Sitting behind an ornate desk on the second floor of the Kenya National Archives and Documentation Services building in Nairobi, Francis Mwangi is a satisfied man.
As the institution’s director, Mwangi has overseen one of the most tumultuous journeys to have some of Kenya’s most treasured historical records repatriated back to the country from the United Kingdom.
Last week, the UK government handed over modern digital equipment that will assist the Kenyan government in accessing over 300,000 colonial-era documents that had been received in December 2024.
The documents were taken away on the eve of Kenya’s independence so that the government of Her Majesty Queen Elizabeth II would not be incriminated for atrocities committed against the Kenyan people.
Since then, Mwangi has been guarding the digital components containing raw files of the documents with his life.
“I am guarding it with my life. I have a team that is working on the final touches to determine how Kenyans will access the documents.”
The 60-year journey to have these documents released back to Kenya has been an arduous one. The clamour to have them repatriated began shortly after independence in 1964, when the new Parliament started to work on the Public Archives and Documentation Act.
A key clause in the Act required the director in charge of the Kenya National Archives to get the documents back.
The clause said the director shall “take such steps as may be necessary to acquire and have returned to Kenya any public records or records of historical value to Kenya which may have been exported before the commencement of this Act”.
In 1967, the government followed up by forming an inter-ministerial committee to have documents come back. Over the years that followed, the UK government resisted calls to have such records returned to Kenya, arguing they were the property of the British government.
Kenya exerted more pressure by sending officers to London in a bid to get copies of these records.
“We got some microfilmed records during the Mau Mau case against the British that was instituted against the UK government in 2009. The Mau Mau legal team needed to have some of the records for reference during the case. Apparently, some of these records were stored in a high-security installation, so you can imagine the challenges of wrestling them from such a place,” Mwangi said.
Hanslope Park was described as “the fortress-like warehouse for top-secret government files,” and the documents here were never made public.
The place has a long history, especially that relating to World War II. Britain’s radio security service was based here, and so were the speech “scrabbling” operations during the war.

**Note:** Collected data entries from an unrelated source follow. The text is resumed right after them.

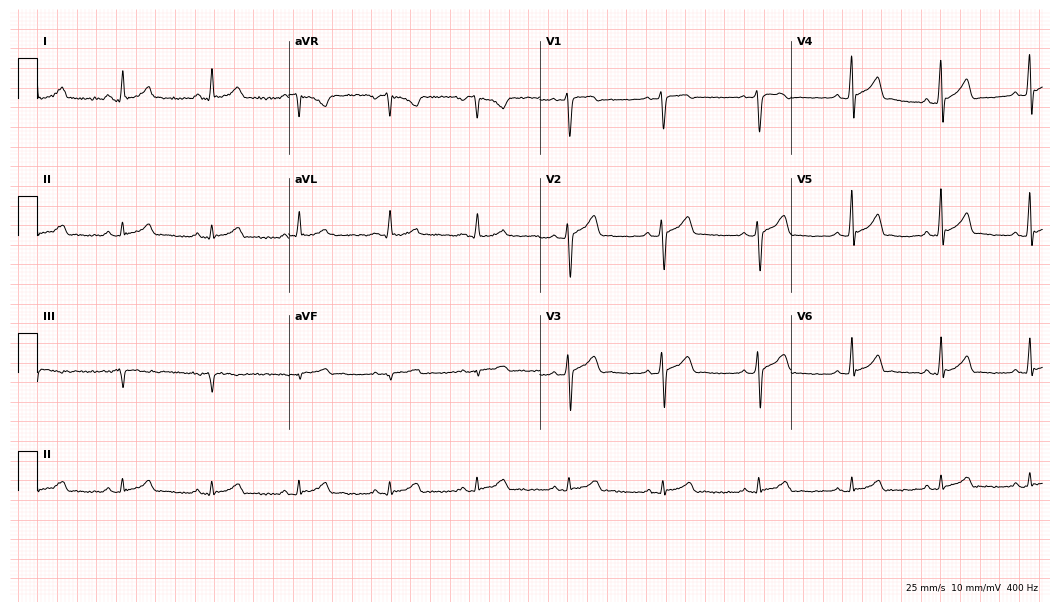
ECG — a 24-year-old man. Labelled as a normal ECG.
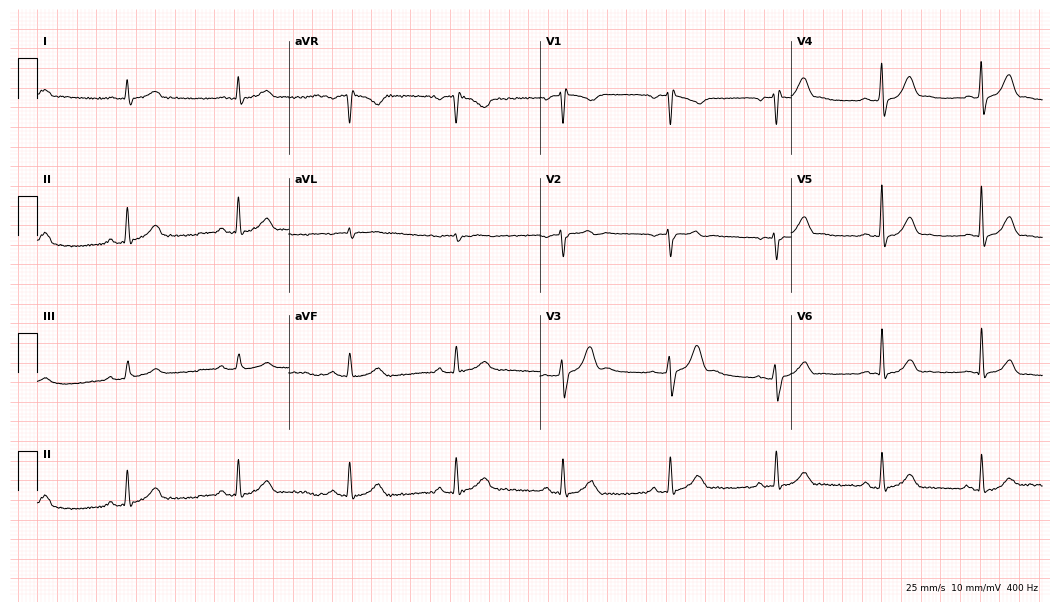
12-lead ECG from a male, 74 years old. Recorded interpretation: within normal limits.
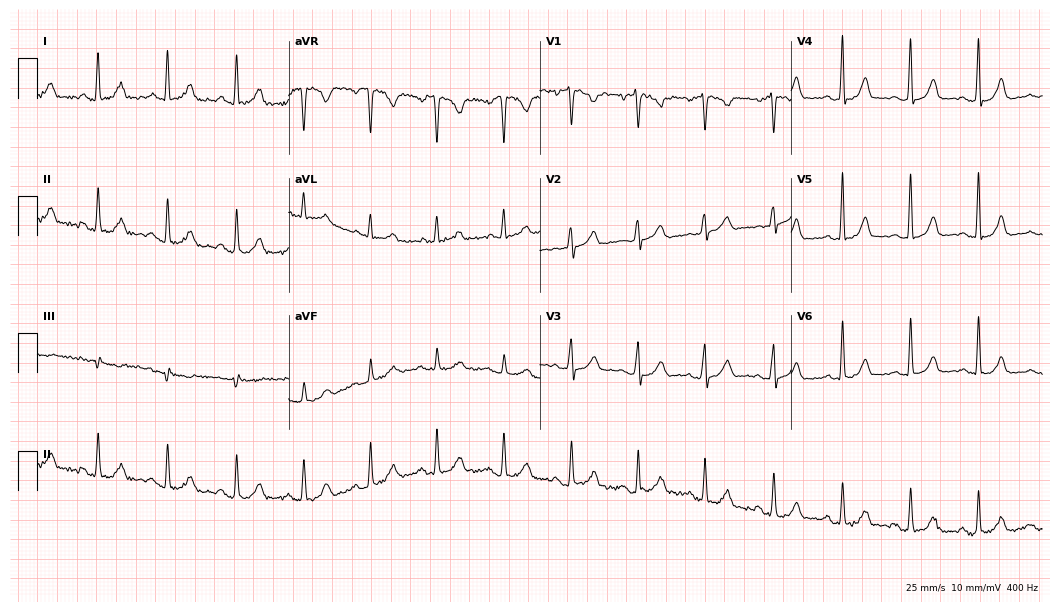
12-lead ECG from a woman, 53 years old. Recorded interpretation: within normal limits.
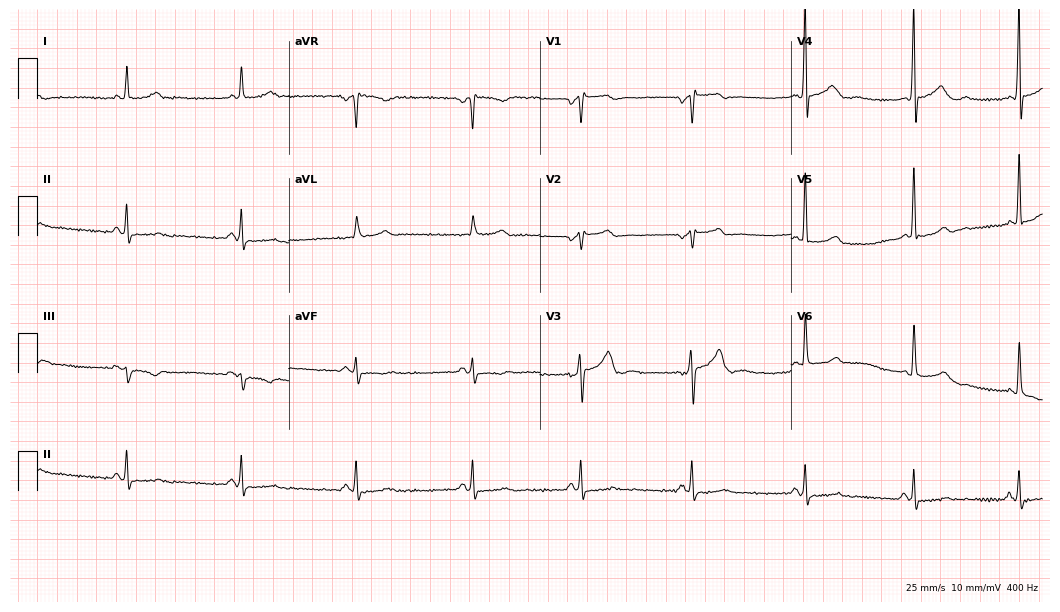
Electrocardiogram, a man, 59 years old. Overall reading on record: normal ECG.
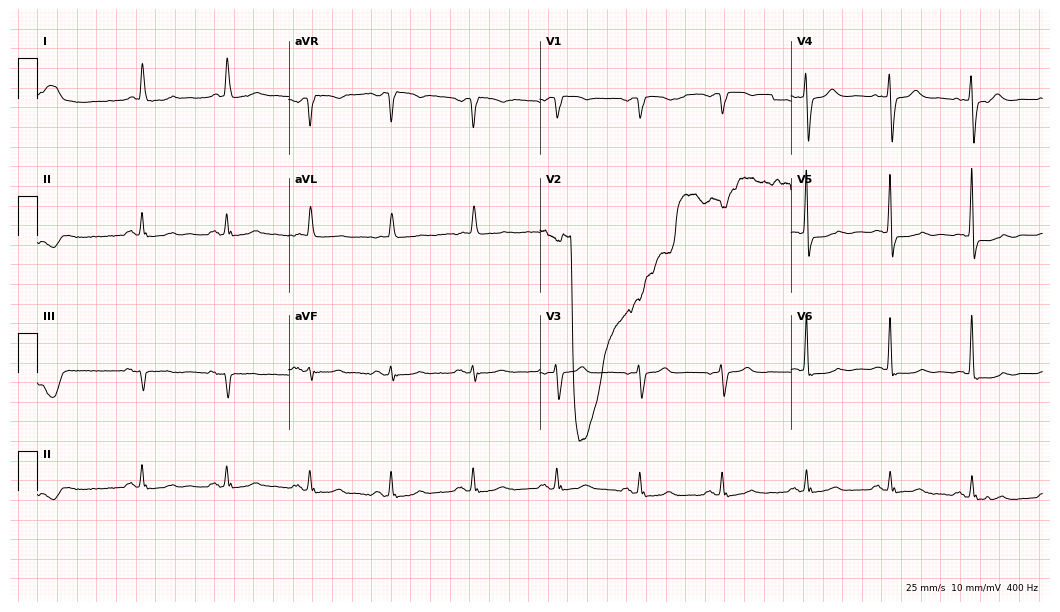
12-lead ECG from an 88-year-old woman (10.2-second recording at 400 Hz). No first-degree AV block, right bundle branch block, left bundle branch block, sinus bradycardia, atrial fibrillation or sinus tachycardia recorded for this tracing. Findings outside these six are not listed.
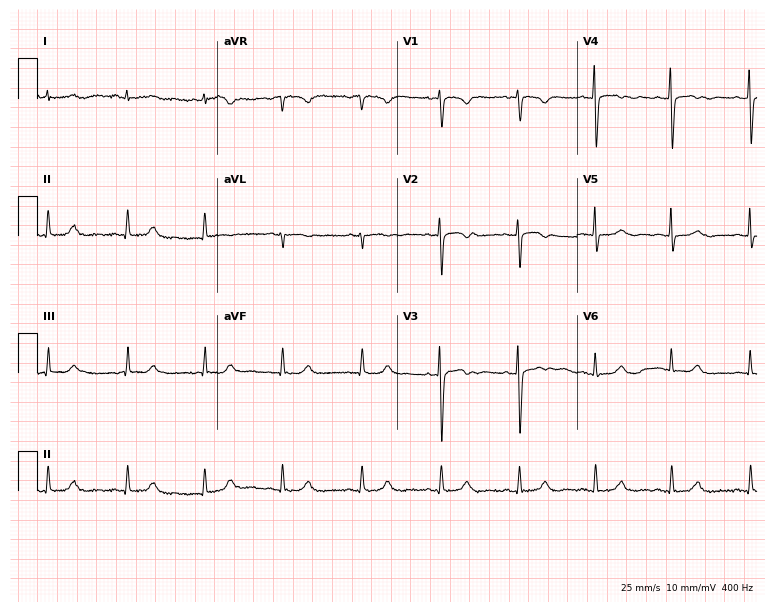
Electrocardiogram (7.3-second recording at 400 Hz), a 44-year-old woman. Of the six screened findings (first-degree AV block, right bundle branch block, left bundle branch block, sinus bradycardia, atrial fibrillation, sinus tachycardia), none is recorded.
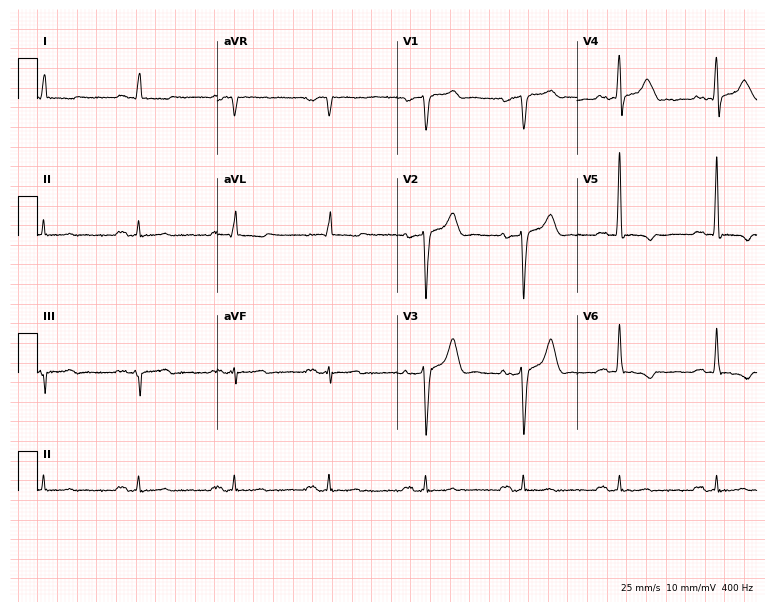
Resting 12-lead electrocardiogram. Patient: a male, 71 years old. None of these six findings is recorded: first-degree AV block, right bundle branch block, left bundle branch block, sinus bradycardia, atrial fibrillation, sinus tachycardia.
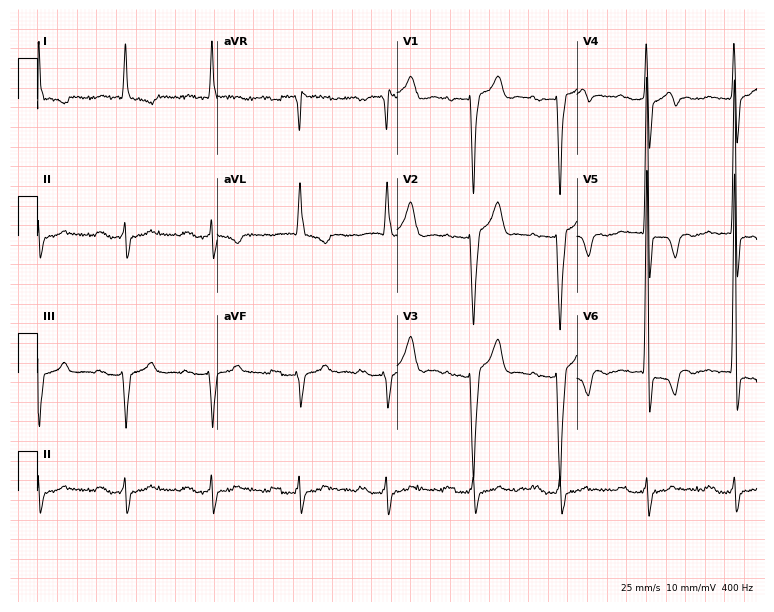
Standard 12-lead ECG recorded from a man, 81 years old. The tracing shows first-degree AV block.
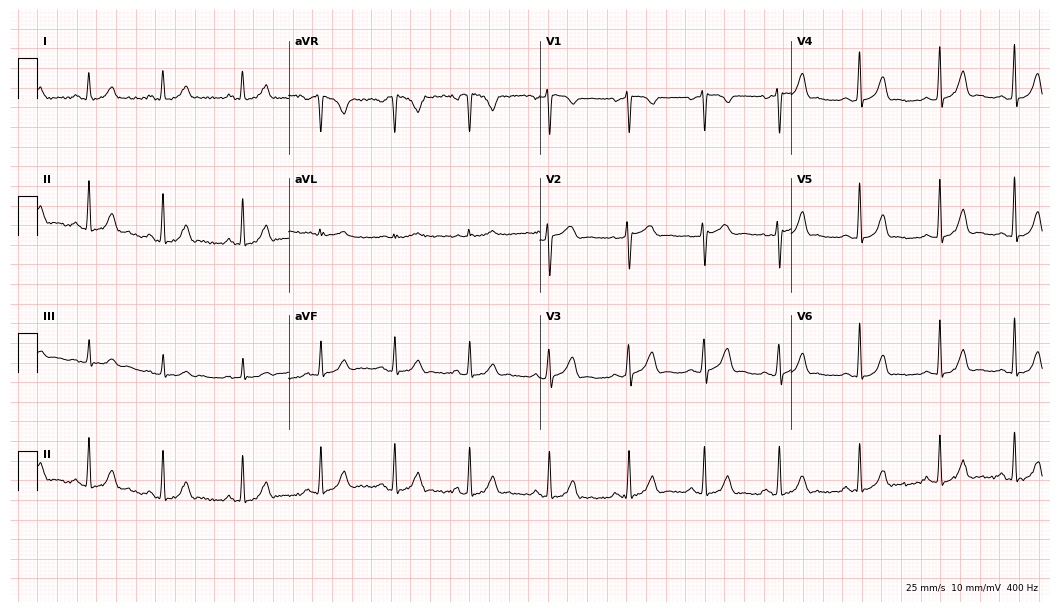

During the Mau Mau case, the world got a glimpse of the secrets that lay in Hanslope Park, especially those relating to atrocities committed against the Mau Mau fighters.
One such document used in court, dated 17 January 1955 and labelled ‘TOP SECRET’ shows how one District Officer was accused of “murder by beating up and roasting alive of one African in a Home Guard Post”.
Interestingly, the telegram to the Secretary of State recommended that the eight Europeans charged with those crimes be granted immunity from prosecution under a new set of rules.
Other documents relate to the deplorable conditions within the so-called ‘screening camps’ where the colonial government sought to break the will of Kenyans deemed to be sympathetic to the Mau Mau cause.
Another transmission by A. Young, who had been sent to Kenya to oversee the police, said “the horror of the so-called screening camps, which, in my judgement, now present a state of affairs so deplorable that they should be investigated without delay”.
Given the gravity of such accusations against its officers, it is not a surprise that the colonial administration and successive governments were unwilling to release these documents for fear of being held responsible.
In 2013, Mwangi and his team visited Hanslope Park, where the UK government promised, albeit reluctantly, to digitize some records. “We clearly told them that their right to have the documents in the UK was over,” he says. The records under file FCO 141 were later stored at The National Archives in London.
Undeterred, Mwangi made another pivotal trip to Australia in June 2017, where he articulated his quest for Britain to return these materials with the global head of the International Council of Archives.
“I made more noise to the overall boss who said the UK has agreed to give us digital copies of these records at their cost. That was a win for us. In any case the head of the archives in the UK was leaving office in 2023 and did not want to go before we got these records,” says Mwangi.
Finally, in December 2024, UK High Commissioner to Kenya Neil Wigan handed over the digitised archival material relating to the Mau Mau era and intelligence relating to Kenya’s nationalists who were in the forefront of agitating for independence.
Does Mwangi now believe Kenya has all the records it was clamouring for?
“I will only confirm that once we open all the documents and compare with the listicle I saw in London,” he says.
“Remember there were attempts to alter Kenya’s history by redacting some portions that incriminate the British in the atrocities.”